Пало еще несколько человек, хотя их тоже геройски защищали от свирепости черни. Ярость ее начинала обращаться против Флесселя, которого обвиняли в измене. Уверяли, что он обманул народ, несколько раз обещая ему оружие и всё не давая. Зала наполнилась людьми, кипевшими ожесточением после продолжительного сражения и теснимыми сотнями других людей, тоже желавших войти. Выборщики старались оправдать Флесселя в глазах толпы. Он начинал уже теряться и, весь бледный, восклицал:
– Если уж меня подозревают, я удалюсь!
– Нет, – возразили ему, – идите в Пале-Рояль, там вас будут судить.
Флессель повиновался и ушел, окруженный, а фактически сдавленный толпою. На набережной Пельтье какой-то неизвестный убил его из пистолета. Разнеслась молва, будто у Делоне была найдена записка от Флесселя со словами: «Держитесь, пока я забавляю парижан кокардами».
Таковы были печальные происшествия этого дня. За упоением победы последовал общий страх. Победители Бастилии, сами удивленные своей отвагой и боясь почувствовать на другой день грозную силу власти, не осмеливались более называть себя. Каждую минуту распространялся слух, будто к столице подходят войска с целью опустошить ее. Моро де Сен-Мери, тот самый, который накануне объявил злодеям, что взорвет ратушу, остался непоколебим и отдал три тысячи приказов в несколько часов. Как только в ратуше стало известно о взятии Бастилии, выборщики послали об этом сообщение Национальному собранию, которое получило его к середине ночи. Заседания в это время не было, но известие разнеслось быстро. Двор, дотоле не веривший в энергию народа, смеявшийся над усилиями слепой толпы, вздумавшей брать крепость, которую некогда тщетно осаждал великий Конде, – двор был совершенно спокоен и рассыпался в насмешках. Однако король начинал тревожиться; в последних его ответах отчасти даже высказывалась скорбь. В конце концов он просто лег спать.
Герцог Лианкур, известный своими благородными чувствами, был личным другом Людовика XVI и в качестве главного хранителя королевского гардероба имел к нему доступ во всякое время. Узнав о парижских событиях, он поспешил прямо к королю, разбудил его, несмотря на сопротивление министров, и всё рассказал ему.

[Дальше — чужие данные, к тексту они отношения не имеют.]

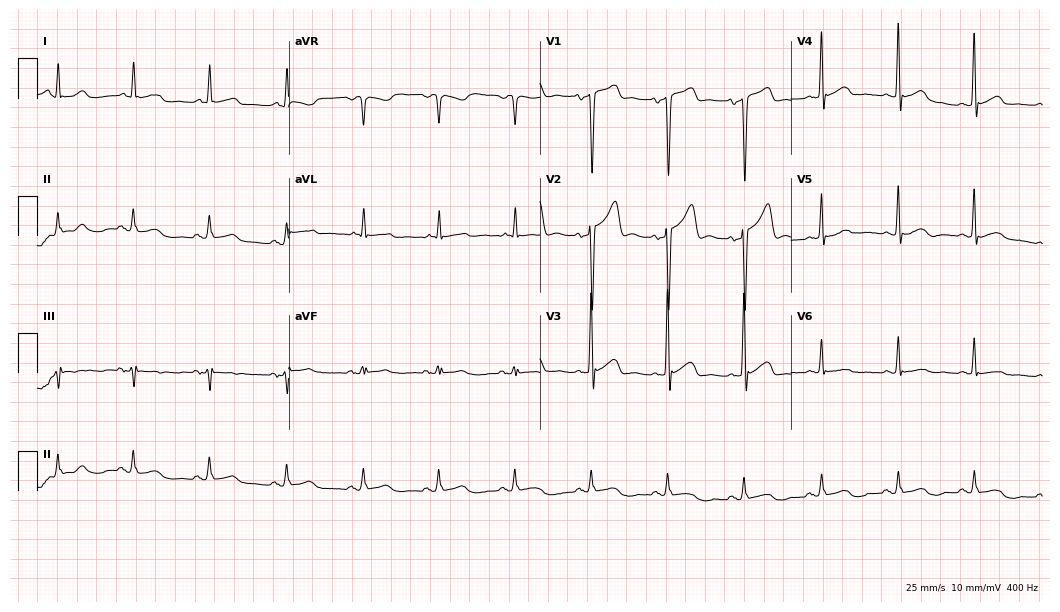
ECG — a 53-year-old man. Screened for six findings — first-degree AV block, right bundle branch block (RBBB), left bundle branch block (LBBB), sinus bradycardia, atrial fibrillation (AF), sinus tachycardia — none is recorded.
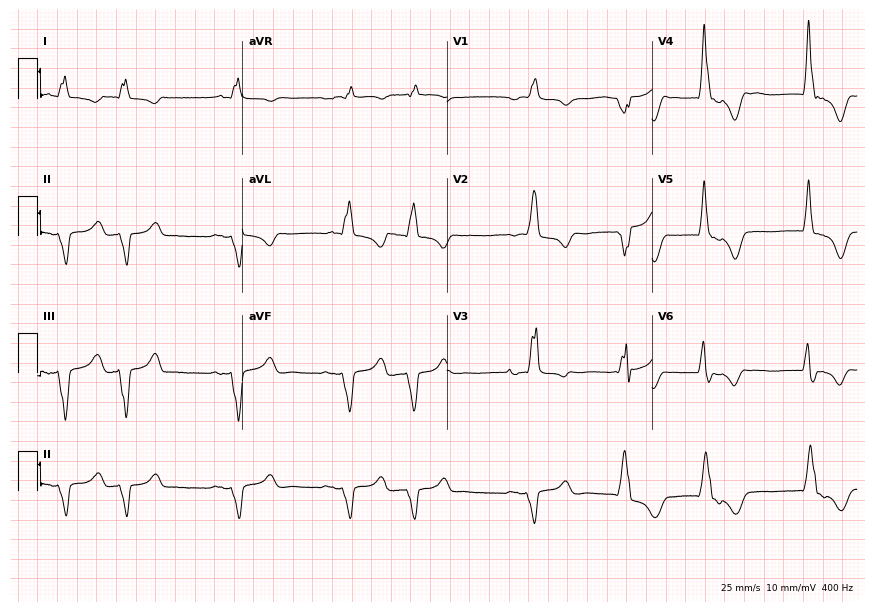
ECG (8.4-second recording at 400 Hz) — a 79-year-old male patient. Findings include right bundle branch block (RBBB).
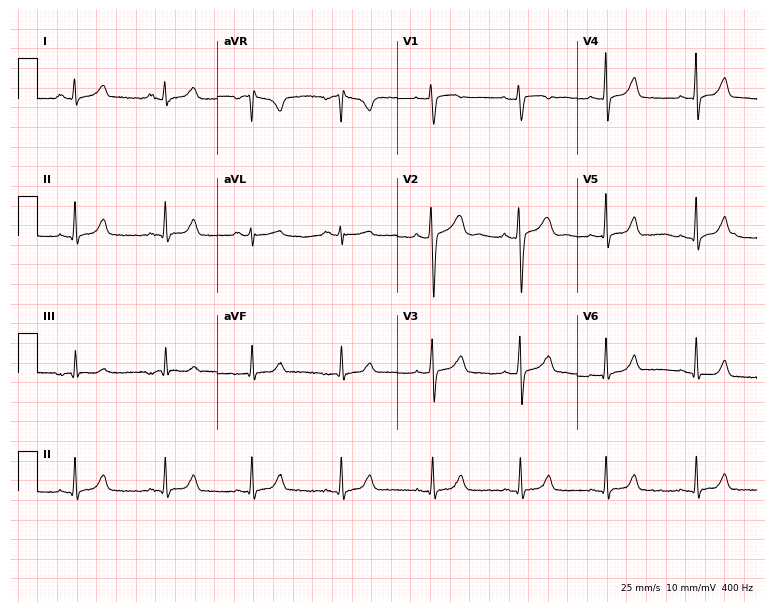
Electrocardiogram (7.3-second recording at 400 Hz), a female patient, 34 years old. Overall reading on record: normal ECG.
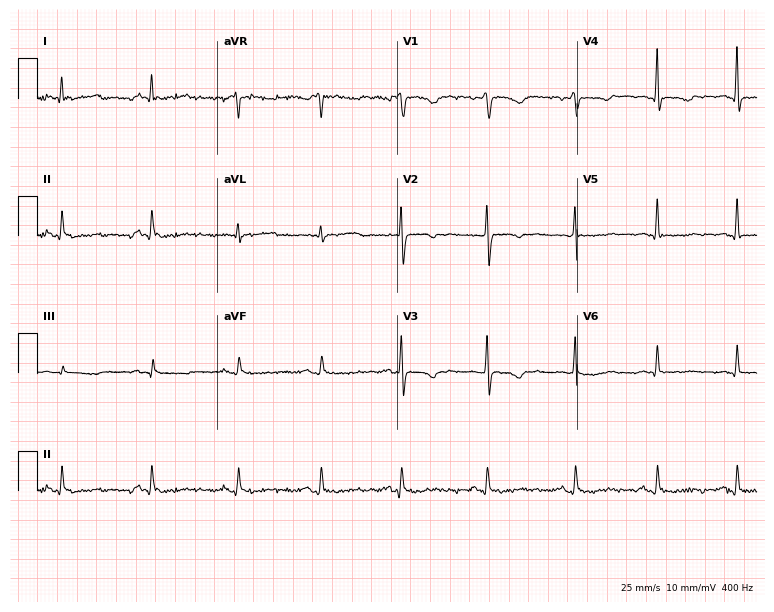
Standard 12-lead ECG recorded from a 53-year-old female. Read as a normal ECG.
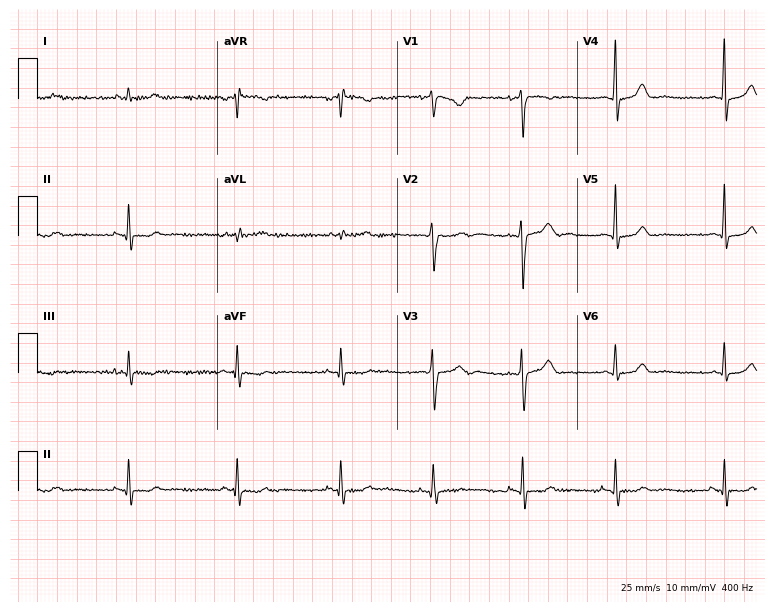
ECG — a woman, 29 years old. Screened for six findings — first-degree AV block, right bundle branch block (RBBB), left bundle branch block (LBBB), sinus bradycardia, atrial fibrillation (AF), sinus tachycardia — none is recorded.
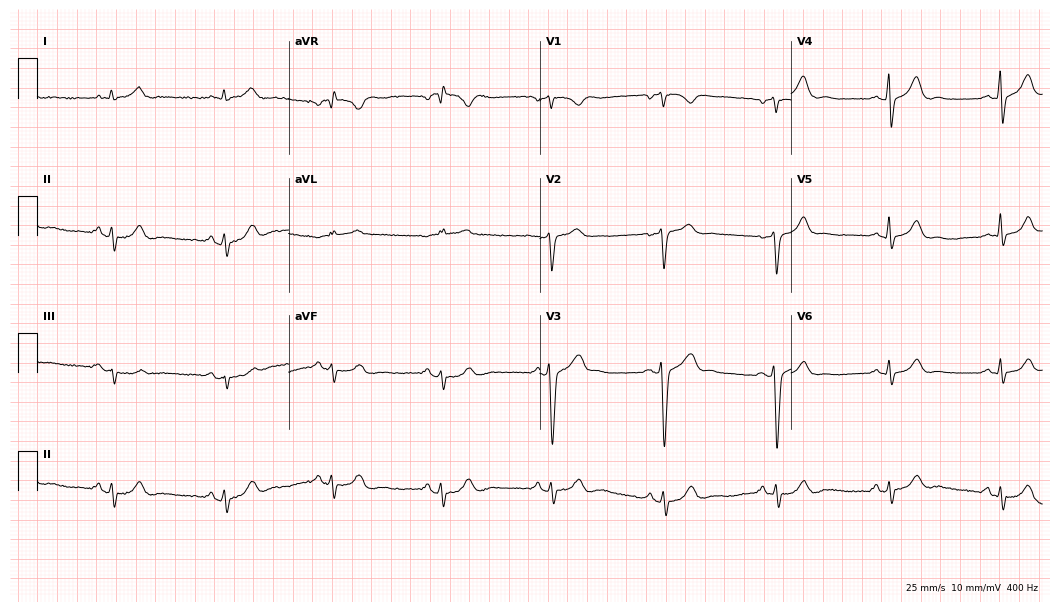
ECG (10.2-second recording at 400 Hz) — a male, 48 years old. Labelled as a normal ECG.

– Какой бунт! – воскликнул король.
– Государь, – возразил Лианкур, – скажите лучше – революция.
Людовик, быстро ухватив суть дела, согласился рано утром отправиться в собрание. Двор тоже уступил, и было решено дать собранию это доказательство высокого доверия.
Между тем собрание снова открыло заседание. Депутаты не знали о новых намерениях, внушенных королю, и речь шла о том, чтобы послать к нему еще одну, последнюю депутацию, которая попыталась бы тронуть его сердце и выпросить у него то, что он еще мог дать. Эта депутация была пятой с начала этих несчастных происшествий. Она состояла из двадцати четырех человек и готовилась уже идти, когда Мирабо, с еще большим против обыкновенного жаром, остановил ее. «Скажите королю, – воскликнул он, – скажите ему непременно, что иноземные орды, которыми мы окружены, принимали вчера принцев, принцесс, фаворитов и фавориток, их ласки, увещания, подарки. Скажите ему, что всю ночь эти иноземные прихвостни, преисполненные золотом и вином, предрекали в своих безбожных песнях порабощение Франции, и их зверские желания призывали погибель Национального собрания. Скажите ему, что в самом его дворце придворные танцевали под эту варварскую музыку и что таково было начало Варфоломеевской ночи. Скажите ему, что Генрих, память которого всеми благословляется, тот из его предков, которого он хотел избрать себе образцом, пропускал съестные припасы в непокорный Париж, им лично осаждаемый, а свирепые советники короля обращают вспять муку, подвозимую Парижу, верному и голодному».
Депутация совсем было уже собралась к королю, когда узнали, что он идет сам, по собственному желанию, без стражи и свиты. Раздались рукоплескания. «Подождите! – с важностью остановил их Мирабо. – Пусть прежде король заявит нам о своих добрых намерениях. Пусть мрачное молчание встретит монарха в эту тяжкую минуту».
Людовик XVI появился в сопровождении двух своих братьев. Его простая, трогательная речь вызвала сильнейший восторг. Он успокоил собрание, которое в первый раз назвал национальным, кротко пожаловался на недоверие к нему. «Вы боялись, – сказал он, – хорошо же! Так я вам доверяюсь». Слова эти заглушили рукоплескания. Депутаты встали, окружили короля и пешком проводили его до дворца. Толпа теснилась около него, во всех глазах стояли слезы, и Людовику едва удавалось прокладывать себе путь через эту массу людей.